Calligraphy, the art of fine writing with pen or brush, always reminds me of my dad.
He possessed fine, copperplate handwriting — which came in handy for family and friends with wedding invitations to write. He’d taught himself the art from library books while still at school.
It remained an on/off hobby throughout his life. He doodled alphabets, borders, illuminated initials and more on scraps of paper, envelopes and even sketchbooks bought for the purpose.
I still have some of those. I still look through them now, admiring the patience and the skill with which he filled those windows of spare time.
He took up the pastime again in retirement. This time he joined an evening class, where he became the delight and the despair of his long-suffering teacher.
While the rest of the class toiled over their cursives and italics, my dad sat in a corner, unlit pipe clamped in place (it was before the smoking ban, but he was being considerate) embarking on a series of illuminated manuscripts.
He’d chosen one of the carpet pages from the Lindisfarne Gospels for this venture. An ambitious undertaking to say the least.

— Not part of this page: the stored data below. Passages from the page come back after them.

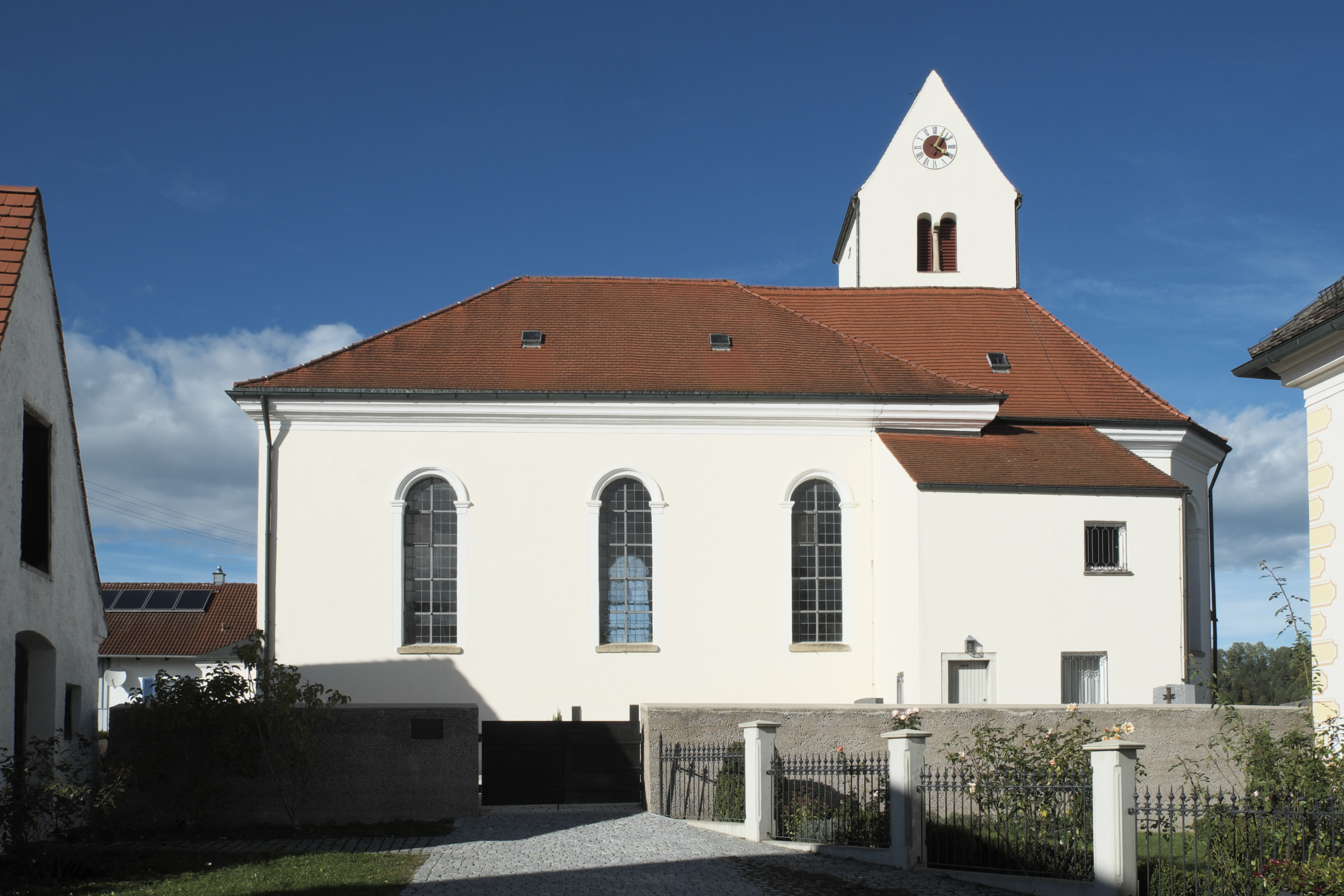 Katholische Pfarrkirche St. Bartholomäus in Epfach (Denklingen) im Landkreis Landsberg am Lech (Bayern/Deutschland)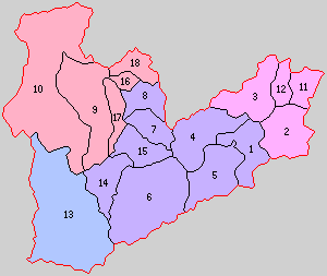 福島県南会津郡の町村。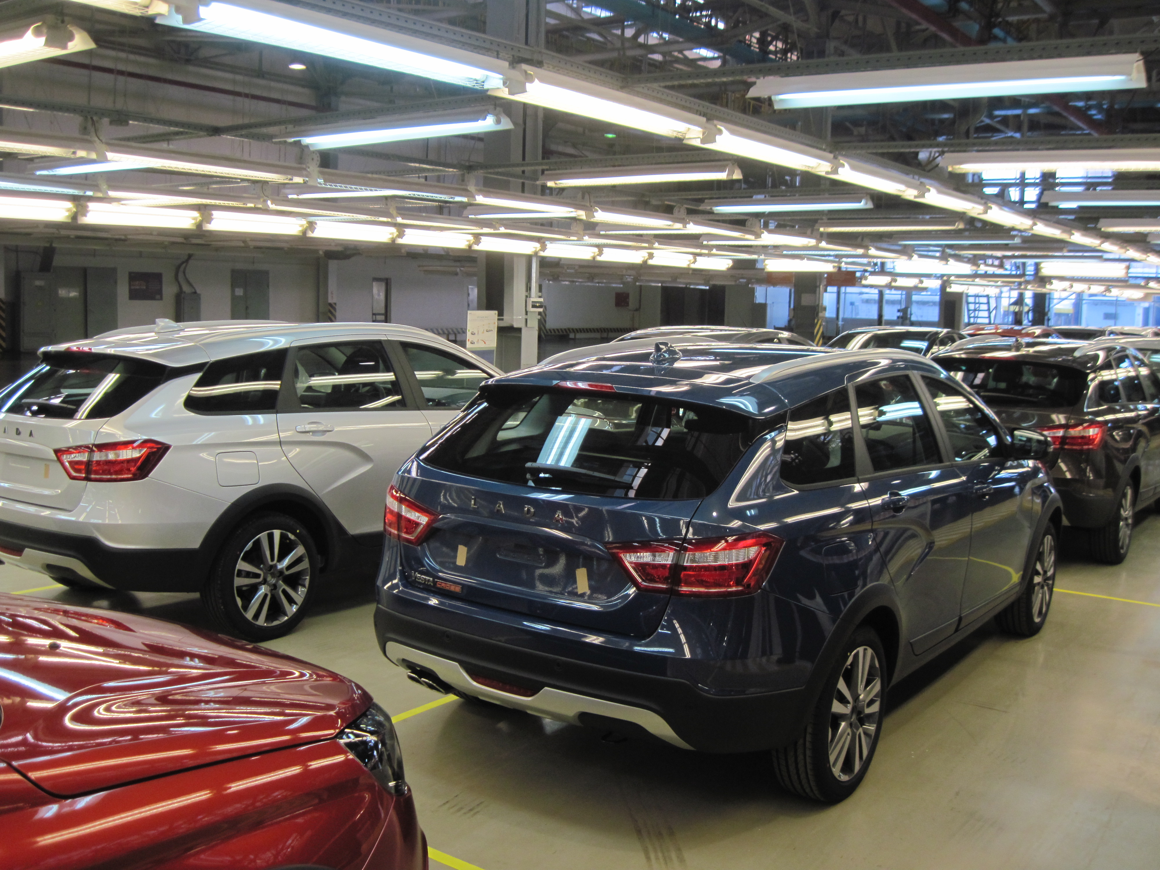 Ижевский автозавод.Зона отгрузки готовых изделий.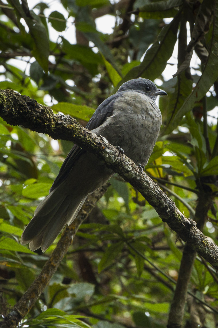 Dusky Piha - Colombia_S4E2023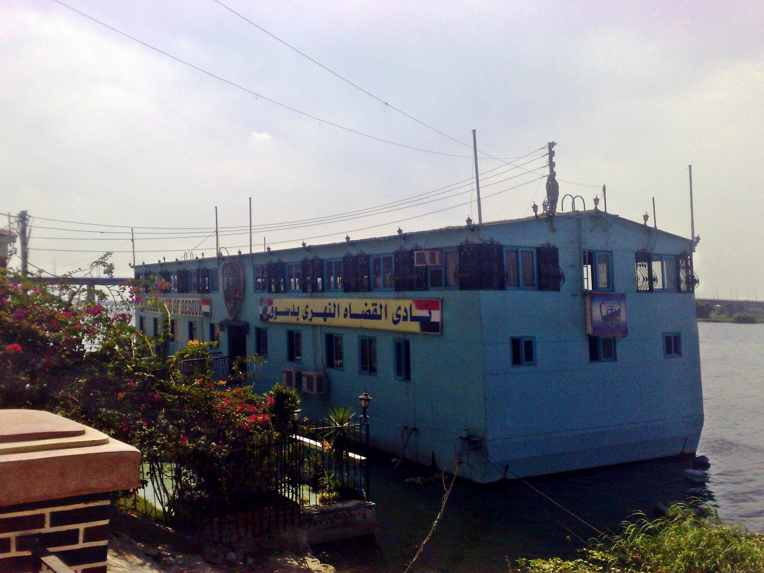 نادي القضاة النهري بدسوق، مصر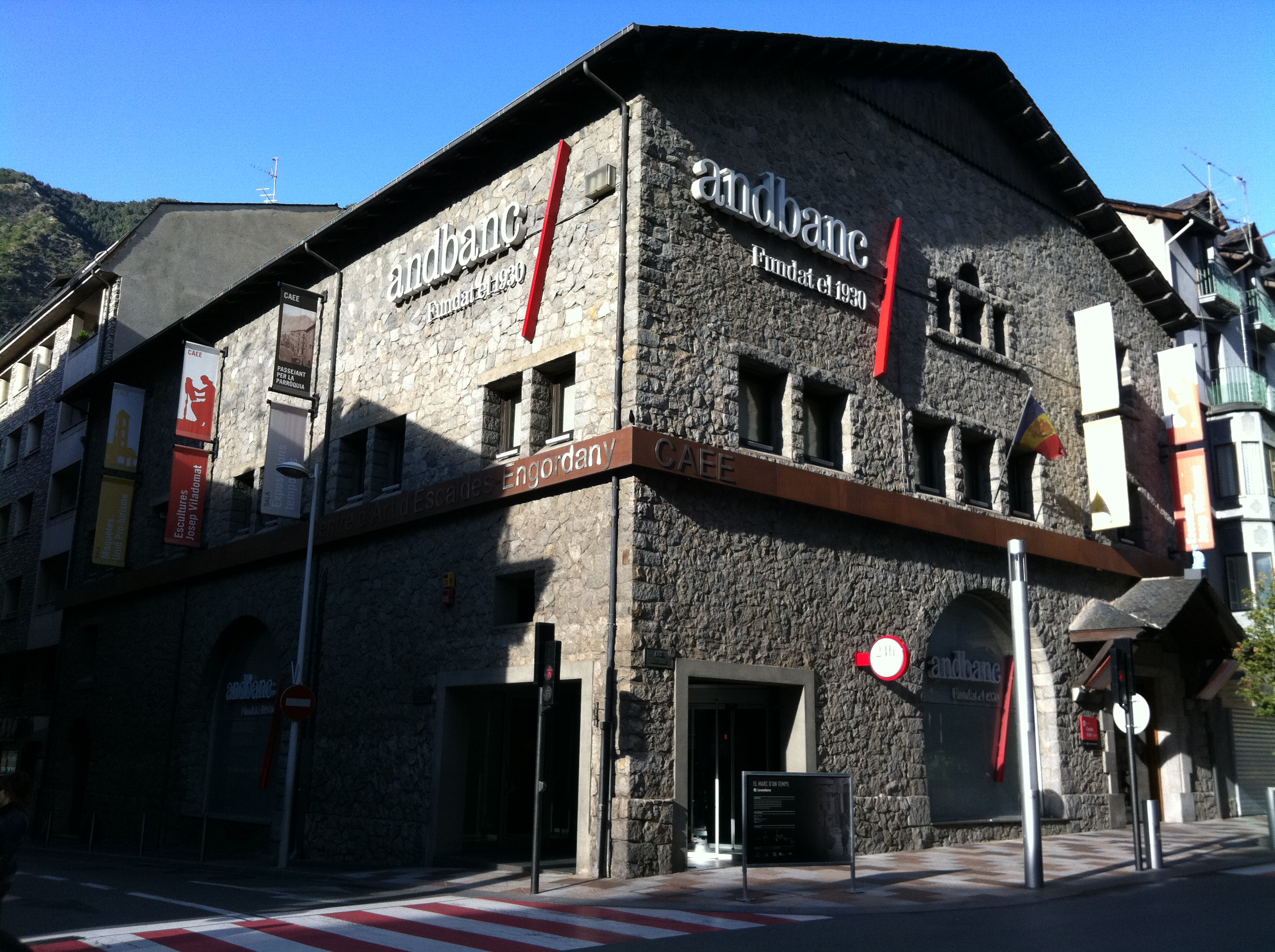 Garatge i cinema Valira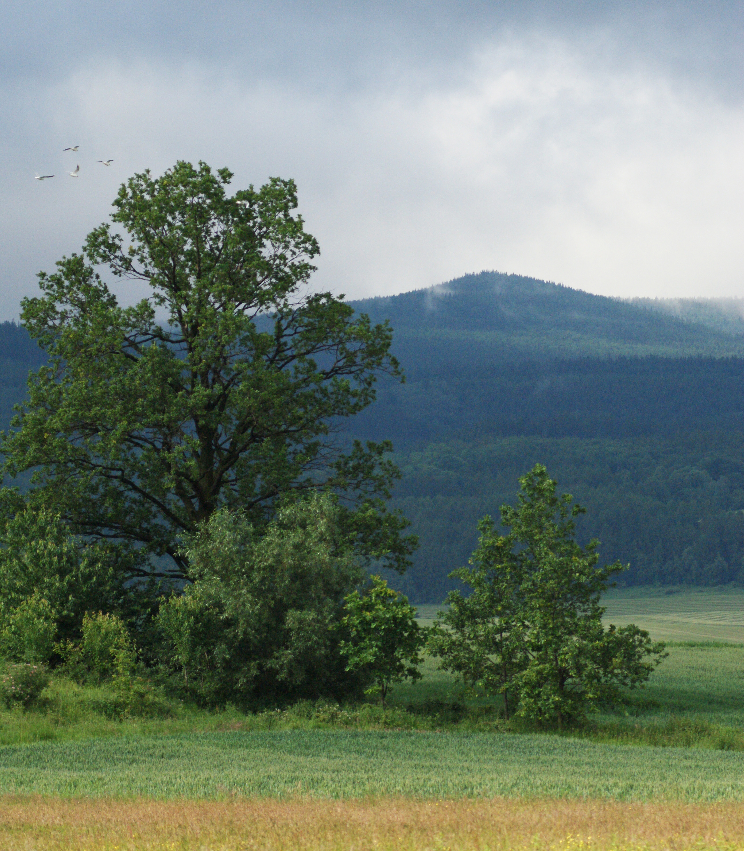 Borówkowa - widok z Kamienicy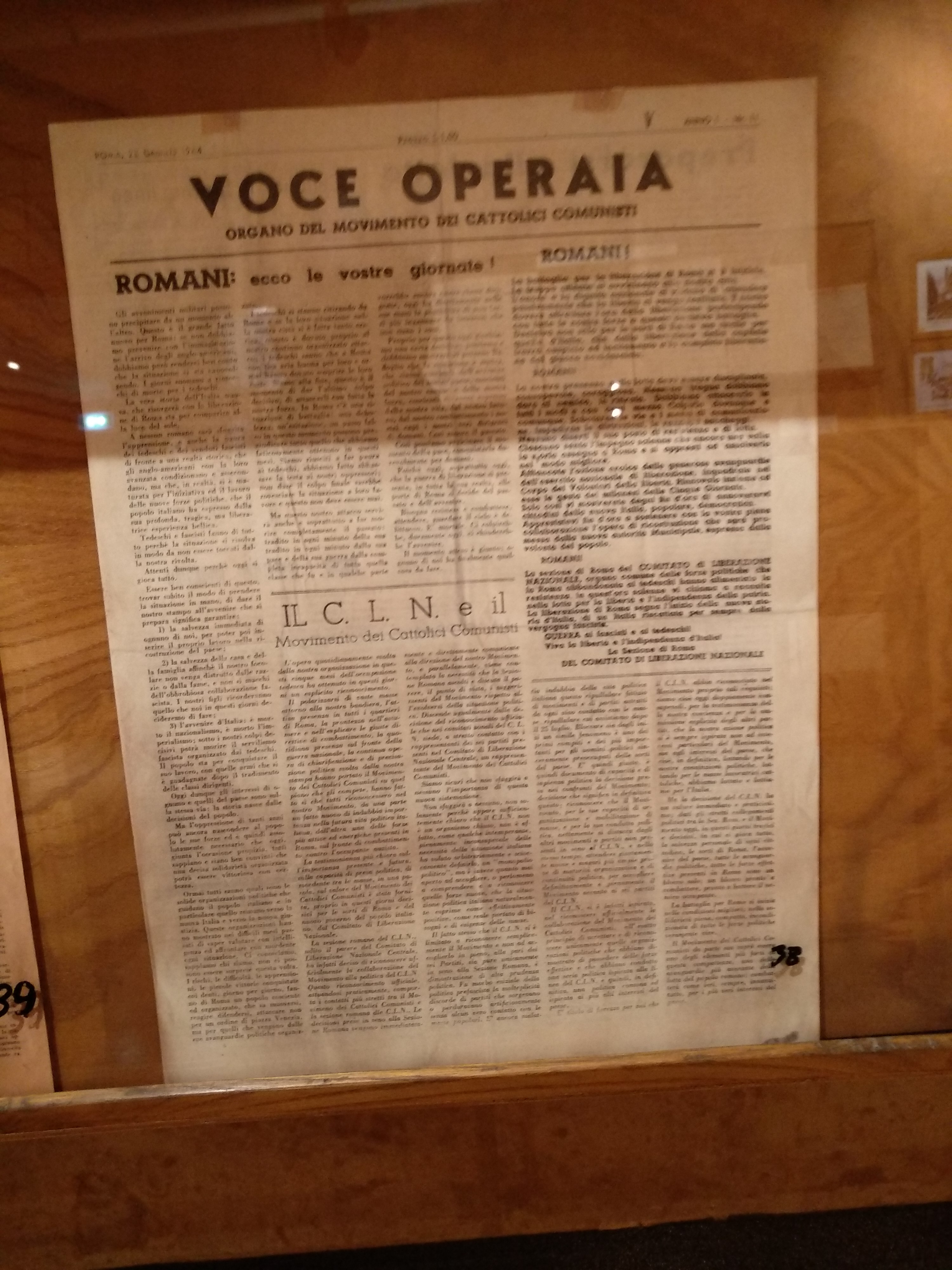 Voce Operaia giornale clandestino durante l'occupazione tedesca

Shunning modern technical pens as “cheating”, he determined he would complete the whole thing using only fine sable brushes.
The dining room was turned into his scriptorium, where he sat for hundreds of hours overall, completely absorbed in his task. A perfect example of mindfulness if ever I saw one.
If my mother objected to the requisitioning of the table for this purpose, she never said.
Finally, and only just before the class’s end of year exhibition, he’d finished. His teacher marvelled at the detail, and lamented at the tobacco-coloured smudges he’d left around the margins.
He’d only made this and a couple of practice pieces for the exhibition, whereas the other students had produced many examples of their increasing abilities. It was, however, the star of the show.
He completed a few more of the pages in the years after he finished his classes. I still have them and treasure them, remembering the admiration he had for the scribes who laboured over their vellum hundreds of years before, and his own love of the art for its own sake.
Calligraphy was less a hobby and more a way of being for him.